Most dog-wolves knew far more English than the average, and the ones in the theatre knew the complex hand signals that governed their blocking. These often changed from production to production, as one country's "Come and follow" was another's "Stay and watch." The dog-pack was mourning Oliver's loss more sincerely than the humans, for though they'd sneezed at his production values, he'd instituted a consistency to the signaling system that allowed for more subtlety.
Geoffrey had thrown out a great deal of what he'd learned from Oliver, and sometimes thrust it aside with great force, but he'd kept the standardized gestures. Basil had referred to Oliver alternately as the Laban or Gallaudet of canine communication. That overstated the case from Geoffrey's point of view.
But Darren's desire to remove the entire history of wolves from the canon was worse than any highfalutin terms applied to Oliver's memory. "They're members of the company," he said, and Bernhardt's growling subsided. At least she trusted him to stand up for her.
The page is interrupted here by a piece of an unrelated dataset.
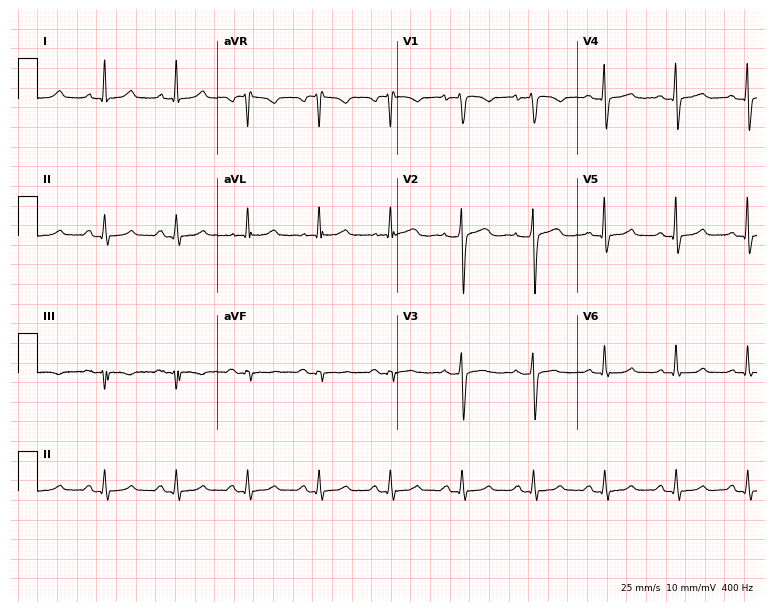
ECG (7.3-second recording at 400 Hz) — a 58-year-old female. Labelled as a normal ECG.

"And you," Darren said, looking down his nose at Geoffrey by raising his chin high enough that it was nearly parallel with the floor, "are merely the Interim Artistic Director. My contract states that you will not interfere with my production in any way. This is interference of the first order."
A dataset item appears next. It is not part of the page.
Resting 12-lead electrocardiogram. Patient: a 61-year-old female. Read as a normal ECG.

"You're putting my employees out of work."
Darren sniffed. "They're dogs. Let them run about and sniff each other's bottoms like any other crowd of actors freed to their own devices."
Geoffrey slammed his hand on the table. "You'll pay them. All of them. In full. If you'd decided to cut the wolves early on, they could have found other jobs, but now they're stuck."
"I don't care what you do," Darren said, and stood up. "Keep them all in steak and sausages if you must, but I will not have them on my stage."
It would be counterproductive to point out to him that it wasn't his stage. Instead, Geoffrey glanced at Bernhardt, who had settled back in her chair. She flicked her ear at Geoffrey and let the tip of her tail wag.
"Their pay will come out of your budget," Geoffrey said, in case Darren had missed that part.
"I'm not tarting up the entire cast in baroque velvets as Oliver would have. Pay the pets."
And with that, Darren left before Bernhardt could do more than bark at him, and he swept out faster than she followed.
"I'm sorry," Geoffrey said to her. "There will be something for you all next season, I'm sure."
Bernhardt put her paws on his knees and barked in his face.
"I promise," he said, and decided that it wouldn't be the worst thing in the world to be forsworn to a dog. "If I have to direct it myself."
She lifted her left paw and waggled it side-to-side, an affectation that was one of Oliver's favorite inventions.
Geoffrey groaned. "The Scottish Play?"
Bernhardt licked his face, grinning at him.
"Maybe," he said, and rubbed her silky gray ears. "We'll see."